I have a Xprite cob LED Mini bar from Amazon in same size. I paid $40 and let me tell you this thing is bright! Can easily be seen in daylight and has 17 flash patterns to choose from. One thing I did immediately when it was delivered is take it apart and silicone where it closes on the base and I also put dialectic grease on the connections. Many of the amazon reviews said its not very good at keeping out moisture so this was necessary. Magnetic base is also very strong that i dont have to worry about it coming off at hwy speeds. For $40 I am impressed.


----------



## ghlkal (Dec 18, 2008)

PLOWR GUY said:


> I have a Xprite cob LED Mini bar from Amazon in same size. I paid $40 and let me tell you this thing is bright! snip For $40 I am impressed.


Interesting.

Thanks for the info.


----------



## rick W (Dec 17, 2015)

we purchased the xprite brand and for the price had excellent luck. Great for the price. We dont leave the lights on our trucks (other than salt truck) so these work great and are put on for snow storms when mounting plows etc been 100% happy with this brand. They are not professional duty but they work like a champ for our needs and a few are going into their third year. Buying bars for hundreds of dollars doesnt make sense to us. I have found led products are usually cheaper on ebay then amazon. Read a pile of reviews and pull the trigger.


----------



## shawn_ (Jan 19, 2014)

I got one last year for 40 or 50$ on Amazon in need of a light for my roof. Was perfect for the $ and was actually surprisingly very bright also.


----------



## Maleko (Sep 20, 2004)

Yup....

What Too Stroked said.


----------



## MIDTOWNPC (Feb 17, 2007)

I’ve had an xprite led bar for 3 years and it’s fine.


----------



## C.green (Oct 29, 2017)

I wish I saw this before I purchased mine but I went off of the reviews and pulled the trigger. I love it,I bought the amber and white and it's a great light for what you pay. I was a little sceptical about driving with it in highway speed but it was fine!! Definitely recommended it for the price. It's not as bright as the high end ones but it does the job


----------



## markknapp61 (Nov 16, 2010)

sslongmuir said:


> Anyone have any experience with these? Can't find much but a few videos on YouTube.

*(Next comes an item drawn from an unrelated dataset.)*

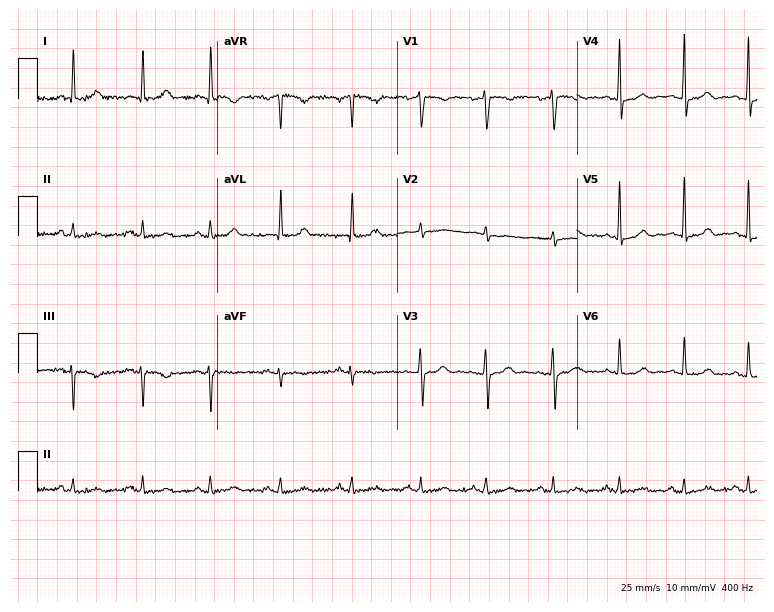
12-lead ECG from a 50-year-old female patient (7.3-second recording at 400 Hz). Recorded interpretation: within normal limits.
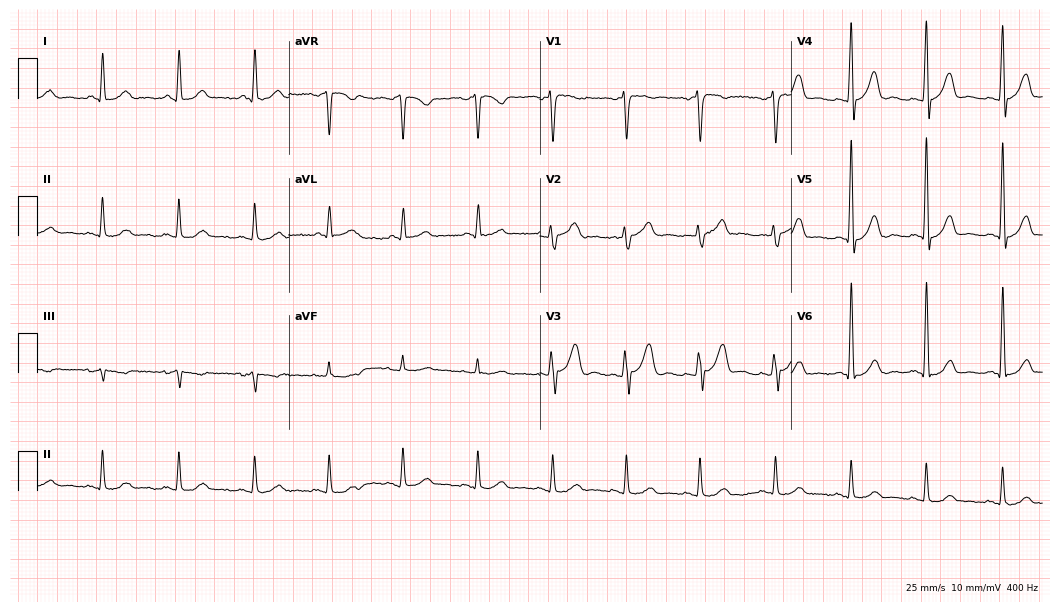
12-lead ECG from a male, 54 years old (10.2-second recording at 400 Hz). Recorded interpretation: within normal limits.

My experiences with EX BRITE is DO NOT WASTE YOUR MONEY... spend a little more for quality and endurance, mine got water damage and shorted out rapidly. Cheap components equal bad product... I will NEVER buy that product line again.


----------



## w3stern [email protected] (Oct 21, 2018)

markknapp61 said:


> My experiences with EX BRITE is DO NOT WASTE YOUR MONEY... spend a little more for quality and endurance, mine got water damage and shorted out rapidly. Cheap components equal bad product... I will NEVER buy that product line again.


This is why I took mine apart and sealed them really good because the reviews state the factory didn't do the greatest job on the ip67 aspect. Haven't any problems, generally led lighting can be in used in moist conditions. I also verified the solder connections and the integrity of the wiring when I had it apart.


----------